— Work to complete —
Copy the listing below exactly. Pictures stay out of it.

- - - - - - -

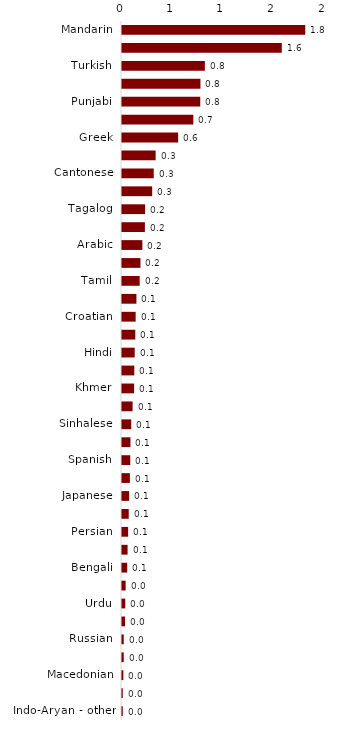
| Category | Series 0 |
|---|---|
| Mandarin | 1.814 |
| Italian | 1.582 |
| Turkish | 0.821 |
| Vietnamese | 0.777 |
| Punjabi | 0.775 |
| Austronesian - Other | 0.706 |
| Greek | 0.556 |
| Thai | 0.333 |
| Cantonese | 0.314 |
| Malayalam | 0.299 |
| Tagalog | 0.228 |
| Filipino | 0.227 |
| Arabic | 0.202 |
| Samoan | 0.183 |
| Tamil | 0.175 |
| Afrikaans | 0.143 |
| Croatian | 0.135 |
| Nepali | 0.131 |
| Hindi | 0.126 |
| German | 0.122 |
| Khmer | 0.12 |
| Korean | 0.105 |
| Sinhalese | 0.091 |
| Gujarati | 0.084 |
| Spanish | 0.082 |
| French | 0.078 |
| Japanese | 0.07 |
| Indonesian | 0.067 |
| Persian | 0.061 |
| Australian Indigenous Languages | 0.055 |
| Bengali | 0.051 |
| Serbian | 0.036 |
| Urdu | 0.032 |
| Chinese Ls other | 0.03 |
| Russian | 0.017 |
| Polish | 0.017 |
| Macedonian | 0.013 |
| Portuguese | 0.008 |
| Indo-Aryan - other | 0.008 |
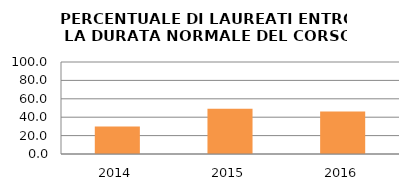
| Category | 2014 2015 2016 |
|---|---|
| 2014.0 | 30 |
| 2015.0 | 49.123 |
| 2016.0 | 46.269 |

- - - - - - -

— Task result —
| Category | Series 0 |
|---|---|
| Mandarin | 1.814 |
| Italian | 1.582 |
| Turkish | 0.821 |
| Vietnamese | 0.777 |
| Punjabi | 0.775 |
| Austronesian - Other | 0.706 |
| Greek | 0.556 |
| Thai | 0.333 |
| Cantonese | 0.314 |
| Malayalam | 0.299 |
| Tagalog | 0.228 |
| Filipino | 0.227 |
| Arabic | 0.202 |
| Samoan | 0.183 |
| Tamil | 0.175 |
| Afrikaans | 0.143 |
| Croatian | 0.135 |
| Nepali | 0.131 |
| Hindi | 0.126 |
| German | 0.122 |
| Khmer | 0.12 |
| Korean | 0.105 |
| Sinhalese | 0.091 |
| Gujarati | 0.084 |
| Spanish | 0.082 |
| French | 0.078 |
| Japanese | 0.07 |
| Indonesian | 0.067 |
| Persian | 0.061 |
| Australian Indigenous Languages | 0.055 |
| Bengali | 0.051 |
| Serbian | 0.036 |
| Urdu | 0.032 |
| Chinese Ls other | 0.03 |
| Russian | 0.017 |
| Polish | 0.017 |
| Macedonian | 0.013 |
| Portuguese | 0.008 |
| Indo-Aryan - other | 0.008 |
| Category | 2014 2015 2016 |
|---|---|
| 2014.0 | 30 |
| 2015.0 | 49.123 |
| 2016.0 | 46.269 |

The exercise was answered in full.